Just did taillight tint and black metallic vynil overlays. Really love the look of it all. Next up is de-badge , and front vinyl overlay. Just trying to keep the changes subtle, but set it apart from cruzes in my area.

Check it out! 








Sent from my HTC One X using AutoGuide.Com Free App


----------



## crhayes (Jul 2, 2012)

Looks good! I am picking up my black Cruze tomorrow and I already have some black carbon fiber bowties in hand


----------



## SiK GambleR (Jan 24, 2012)

how did you do just the reverse/marker without hitting the red


----------



## iCruze1.8 (May 7, 2011)

SiK GambleR said:


> how did you do just the reverse/marker without hitting the red


www.[B]grafxwerks[/B].com


----------



## SiK GambleR (Jan 24, 2012)

that dark smoke or light smoke?


----------



## Chevyderek72 (May 16, 2011)

So that overlay just covers the clear not the red then?

Sent from my DROID X2 using AutoGuide.com App


----------



## iCruze1.8 (May 7, 2011)

That looks like the dark smoke. That particular overlay only covers the clear part of the taillights.


----------



## SiK GambleR (Jan 24, 2012)

Id be worried I dont get it on good, but i think i might try. Any tips?


----------



## DamageCase (Jun 10, 2012)

SiK GambleR said:


> Id be worried I dont get it on good, but i think i might try. Any tips?


Yeah its the dark smoke one, sorry for the late reply. It was VERY easy to install the tint. You use water on both the taillight and the tint itself. It makes it very easy, you can pull it right off if you didn't get it right. The dark smoke lets a lot of light through too, so no worries about your reverse lights and indicators.


----------



## Chevyderek72 (May 16, 2011)

Cool, I always thought it was the entire tail light and didn't wanna tackle that project. But since its just the clear ill have to do this one. Looks good!
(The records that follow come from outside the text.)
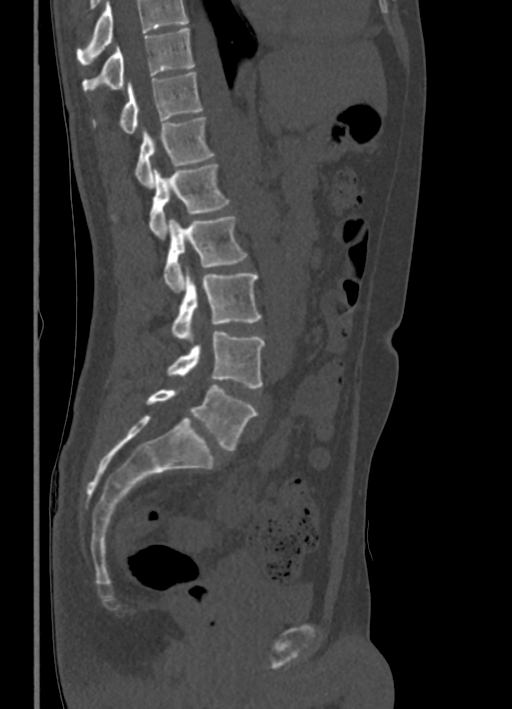 CT, spine. sagittal view. Bone window (WL 400, WW 1800). 512x709 px
Columns x1, y1, x2, y2 give each box's top-left and bottom-right pixels.
Vertebrae that run past the top of the scan are left unlabeled.
| vertebra | x1 | y1 | x2 | y2 |
|---|---|---|---|---|
| T10 | 82 | 27 | 194 | 95 |
| T11 | 91 | 72 | 203 | 133 |
| T12 | 134 | 117 | 214 | 188 |
| L1 | 111 | 163 | 229 | 238 |
| L2 | 163 | 216 | 247 | 292 |
| L3 | 170 | 273 | 261 | 339 |
| L4 | 167 | 331 | 264 | 388 |
| L5 | 146 | 385 | 256 | 450 |

Sent from my DROID X2 using AutoGuide.com App


----------



## lurknyou (Sep 8, 2011)

@Damage I've thought about getting these and now that I see exactly what they look like on the back I'm definitely doing it. So I wouldn't need to worry about getting the cut out for the reverse lights? Legally doesn't it have to be white?

Also did you by any chance do the side markers or the front light/badge and mind posting a picture?


----------



## kjbcruz12 (Sep 23, 2012)

how do i paint the bowties and keep the paint off the surrounding chrome? do they make vinyls to use insted of painting it? im new so any info would be good


----------



## Chevyderek72 (May 16, 2011)

They are actually just overlays from www.GrafxWerks.com. Basically just a sticker that covers the gold part of the emblem and leaves the silver around it untouched. They also sell overlays for other items, check em out.

Sent from my DROID X2 using AutoGuide App


----------



## kjbcruz12 (Sep 23, 2012)

Thanks man


----------



## Chevyderek72 (May 16, 2011)

No problem!

Sent from my Transformer TF101 using AutoGuide App


----------



## jakkaroo (Feb 12, 2011)

best money spent is on the overlays fro taillights i love mine,but i got all red instead looks like a beemer


----------